Vivemos tempos de profundas e rápidas transformações resultantes do avanço tecnológico que, se por um lado, constituem oportunidades para um mais rápido desenvolvimento económico e social, por outro lado constituem um grande desafio para os mais diferentes domínios, estando mesmo a ameaçar a estabilidade das democracias.

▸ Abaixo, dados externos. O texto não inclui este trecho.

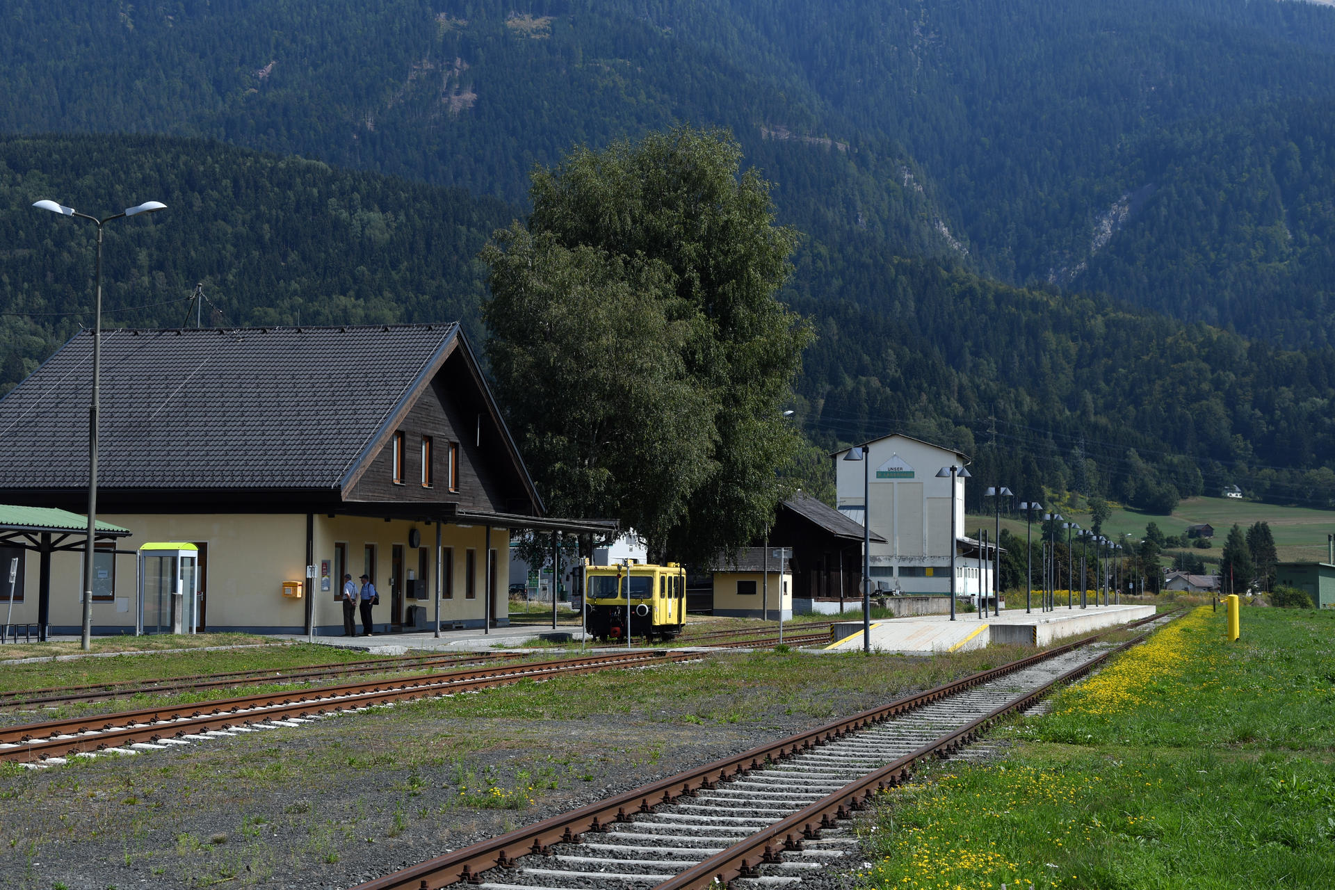 Bahnhof Kötschach-Mauthen mit "Postkastel"
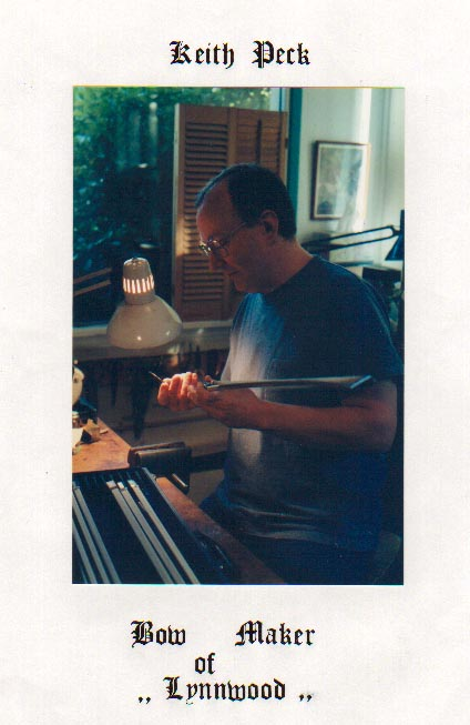 Keith Peck
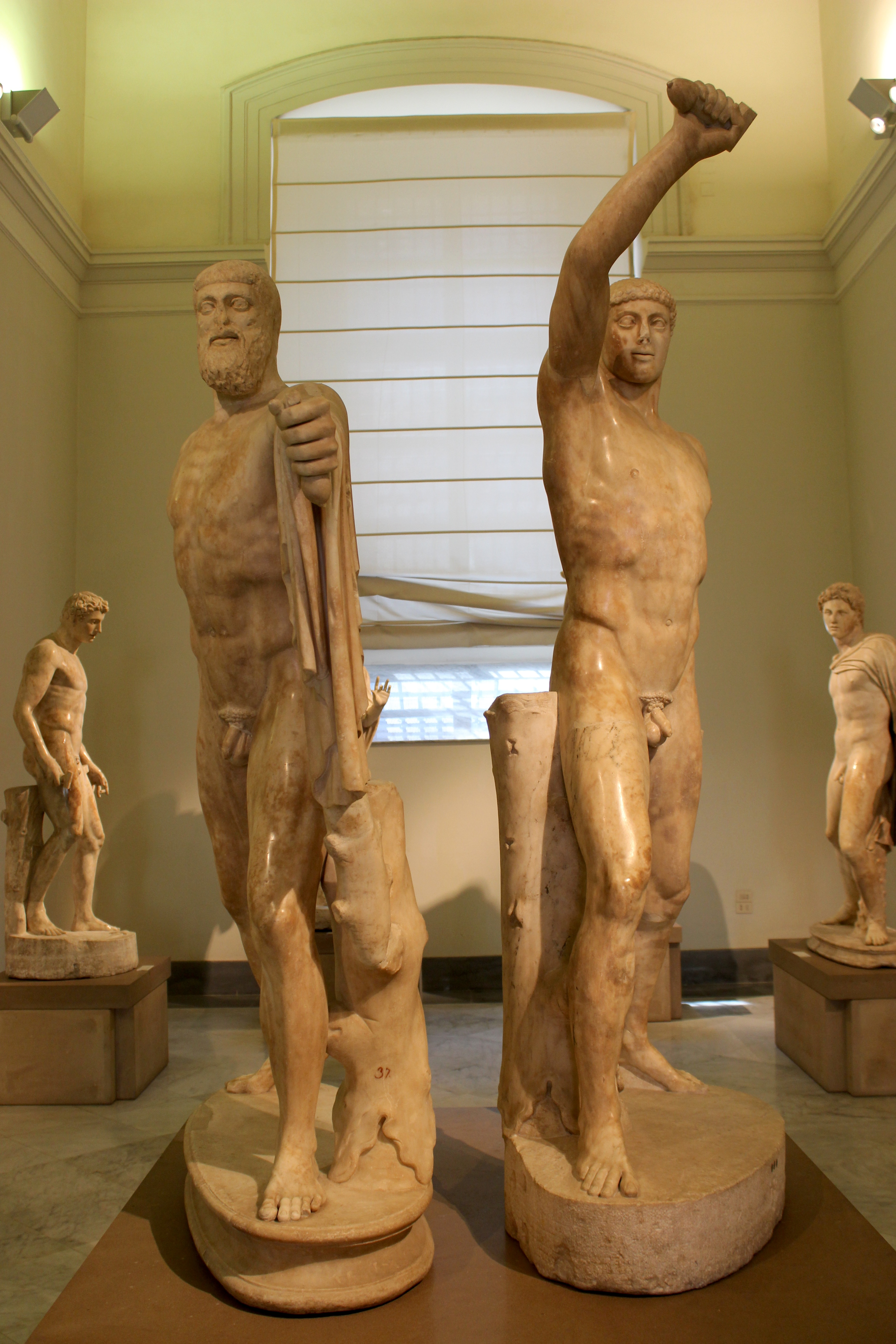 Nápoles. Museo Archeologico Nazionale. Harmodio y Aristogeiton.
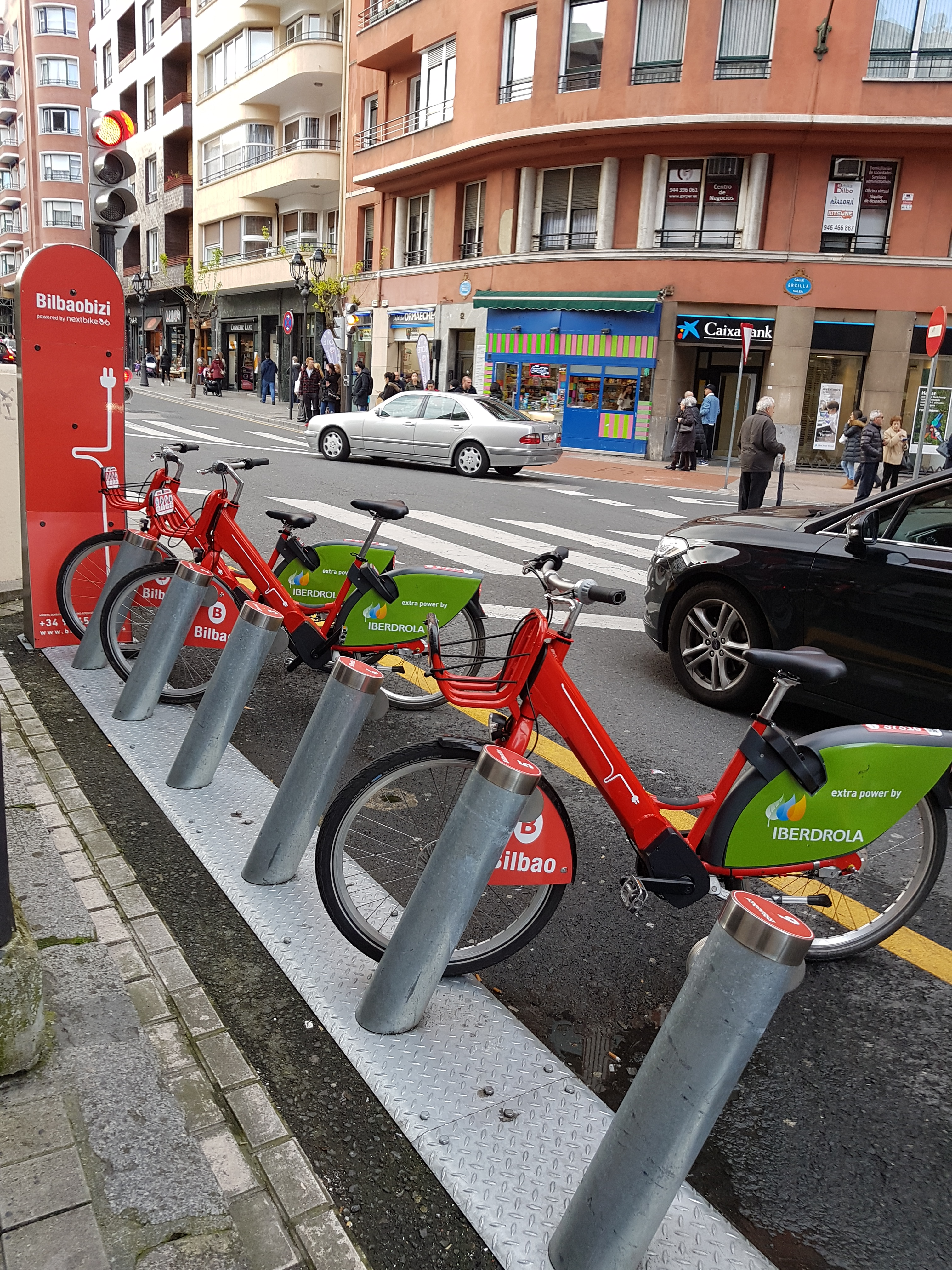 Bilbaobizi.
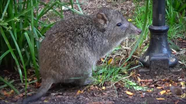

A desinformação ganhou espaço e projecção, o que introduz desafios à segurança e à estabilidade dos Estados. Desafios desta magnitude não conhecem fronteiras. Desafios transnacionais exigem capacidade de cooperação internacional, o que inclui inevitavelmente a cooperação parlamentar. Este é um momento único em que somos chamados a reafirmar a força da CPLP e, em particular, da Assembleia Parlamentar da CPLP, assumindo sem reservas a importância e o lugar dos nossos parlamentos na busca de soluções para os desafios da actualidade.
A 15ª sessão intercalar da AP-CPLP, que se iniciou na quarta-feira 22 de Julho, decorre até sexta-feira sob o lema “Luanda, Capital do Diálogo Parlamentar para uma CPLP mais Democrática, Segura e Resiliente”.
O encontro congrega na capital angolana delegações parlamentares dos nove Estados-membros da CPLP e delegações de Parlamentos de Observadores Associados da CPLP, nomeadamente da Sérvia e da Turquia.
A Guiné-Bissau suspendeu todas as suas actividades na CPLP a 15 de dezembro, após o país ter sido substituído na presidência rotativa da comunidade devido ao golpe de Estado de 26 de novembro.
Moçambique detém a presidência rotativa da AP-CPLP.